Когда была поставлена последняя точка, Алексей уложил все бумаги аккуратной стопкой и убрал на угол стола. Завтра ему предстояло идти на отчёт в редакцию. Он прошел мимо Павла к своей кровати и хотел было лечь, но остановился. Растеряно посмотрел на голые рейки. Ах да, точно. Как же он мог про это забыть. Алексей почувствовал себя полнейшим дураком. А впрочем, только он здесь и виноват. Сушившееся спальное бельё, подушка и одеяло были влажными, и сохнуть им оставалось явно долго. Можно было бы подвинуть Павла, и Алексей раньше бы так и поступил, но сейчас только вздохнул и снова уселся за стол. Ночь обещала быть долгой. Взгляд забродил по комнате и остановился на буфете, в котором должна была стоять бутылка с остатками мятной водки. Алексей задумчиво смотрел на полки, размышляя, а не провести ли ночь, пытаясь растворить водкой горький ком в горле. Взгляд напрягся и потяжелел, но тут Алексей слабо без голоса рассмеялся, вспомнив как они вдвоём сколачивали этот буфет. Еле тогда уговорил Павла не лезть и сам донёс огромную вязанку плохо оструганных досок, а потом провёл немало минут за чисткой пальто. Павел только усмехался, глядя, как он по одной достаёт плотно засевшие в ткань щепы. А потом сам доставал из-под ногтя занозу, отгоняя суетившегося вокруг брата.
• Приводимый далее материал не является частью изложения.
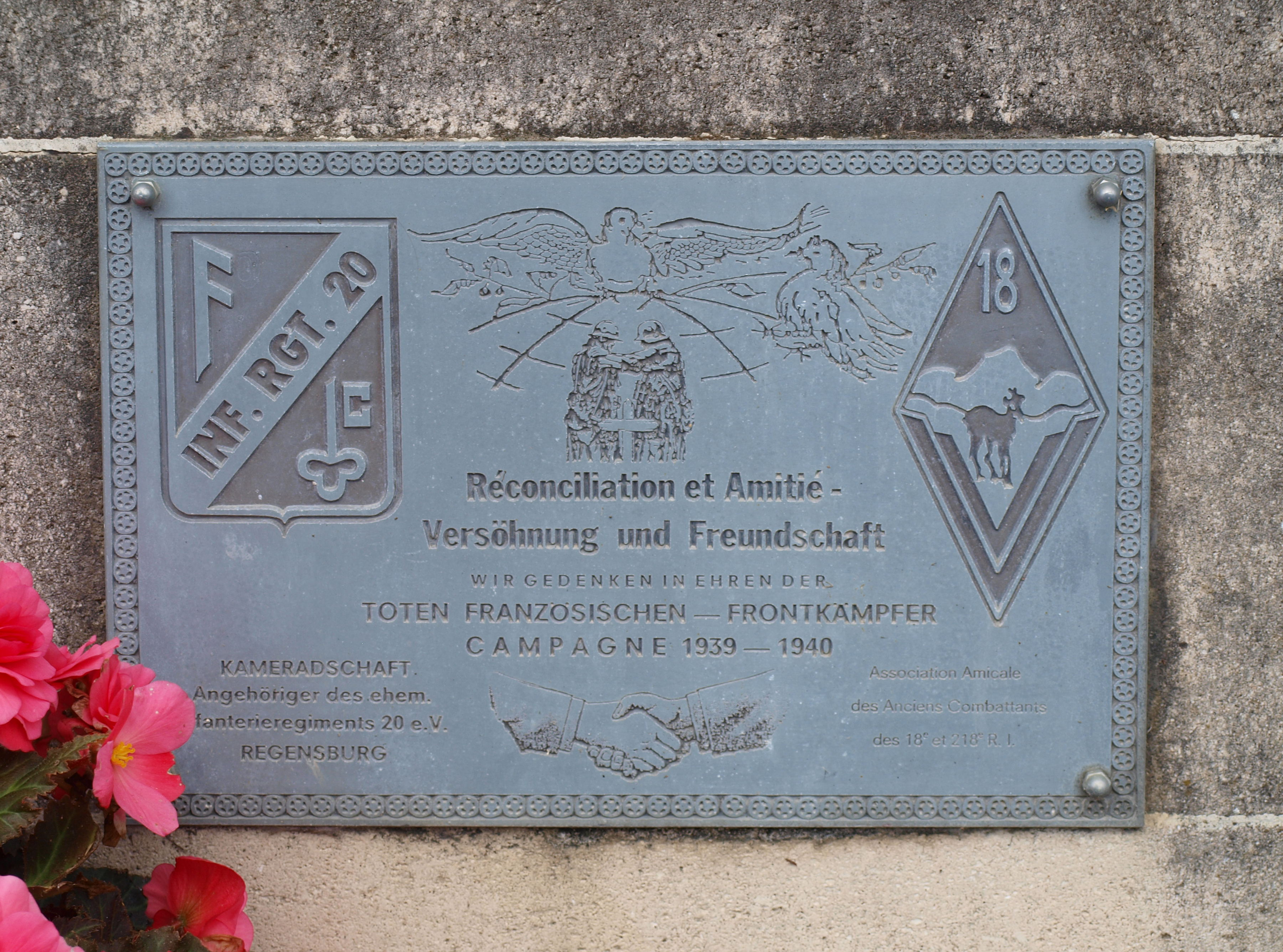 Attigny (Ardennes, France) ; mémorial 15e RI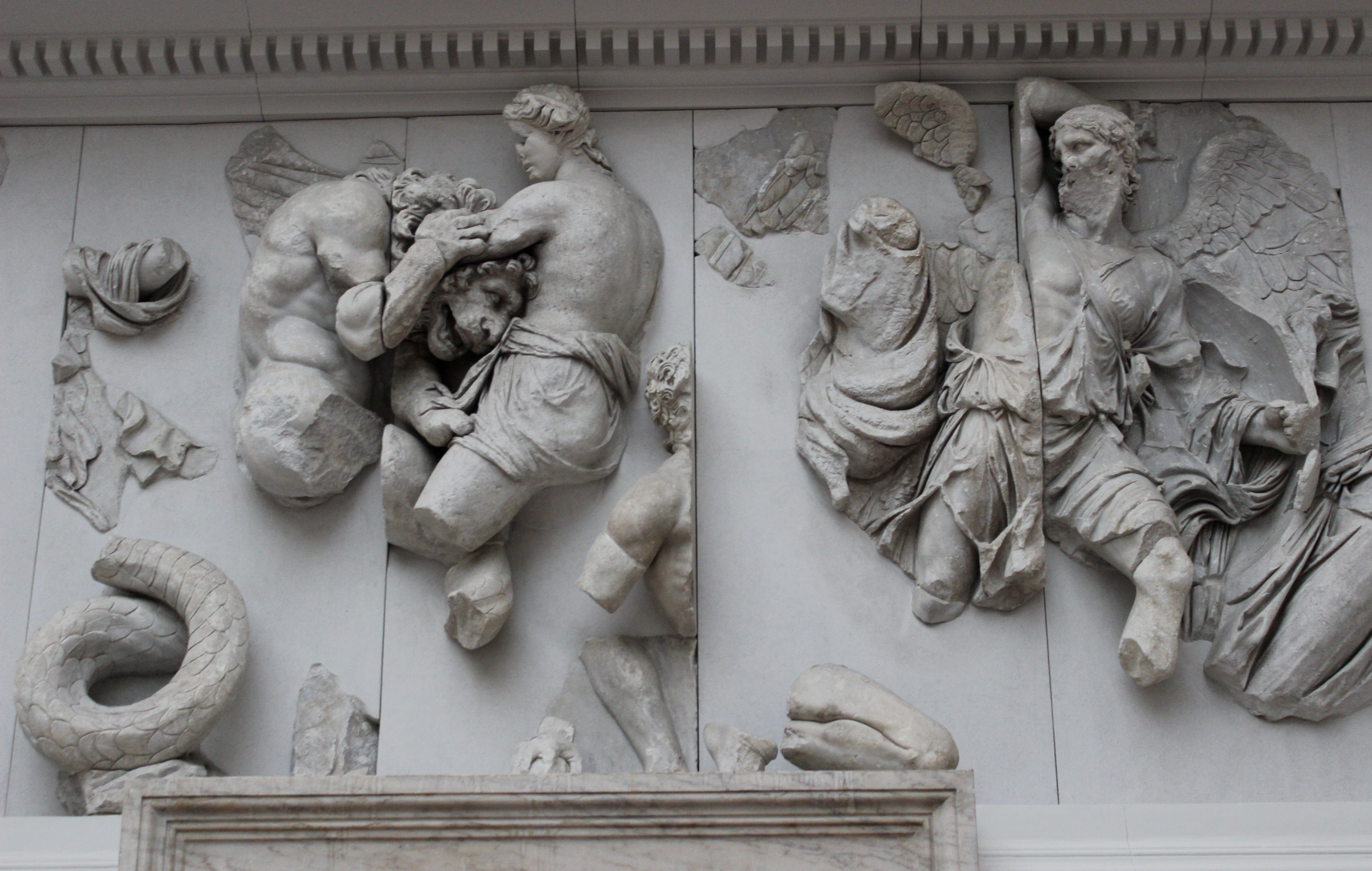 Aither lucha contra los gigantes, altar de Pérgamo.

Алексей грустно улыбнулся воспоминаниям и вдруг торопливо встал и полез за буфет. Досок они тогда купили с избытком. За буфетом они и лежали. Добрый пятак ещё пахнущих смолой досок. Алексей, стараясь не греметь, подтащил к себе поближе три и понёс их к кровати. Уложил одну к другой, но как не пытался, щели между ними никак не удавалось скрыть. Поэтому Алексей со смирением постелил на получившуюся постель своё пальто и стал пытаться обустроить себе спальное место на досках. Всё лучше пола или табуреток, у которых так и норовят предательски подломиться ножки.
Уместиться в пустом коробе удалось, только кое-как свернувшись. Алексей ткнулся больным коленом в край и ойкнул. Перевернулся и вытянул поврежденную ногу. Попытался подложить край пальто, которым он решил укрыться в эту ночь между ногой и бортом, чтобы во сне снова не потревожить только поджившую травму. Колено всё равно так и не стало как прежде, и стоило задеть его под неудачным углом, как отдавало затаённой болью вглубь. Но как только он нашел удачную позу, то сразу провалился в сон. Последние сутки на ногах давали о себе знать, и сон превратился в благословение. Тихое, мирное и спокойное.
Павел заметил, что Алексей уснул, и убрал книжку. Да и не читал он по правде говоря последнюю четверть часа. Косил любопытным взглядом на Алексея, скрывая интерес в книге. Свет пришлось бы погасить. Павел закрыл плошку с маслом плотной крышкой, отчего огонёк дернулся и затух, и сам приготовился ко сну, не без злорадства подумав, что сейчас его постель не в пример удобнее кровати Алексея. Однако удобство постели не помогло ему погрузиться в сон так же быстро, как и Алексею. Думалось в темной, только сонным чужим дыханием прерываемой тишине о разном. О безысходности жизни. О медальоне. О том, что Алексей, пожалуй, единственный человек, который смог его так глубоко задеть. Павел повернулся на другой бок и уснул, так ничего и не надумав. Не хотелось ничего. И делать с ним тоже ничего не хотелось.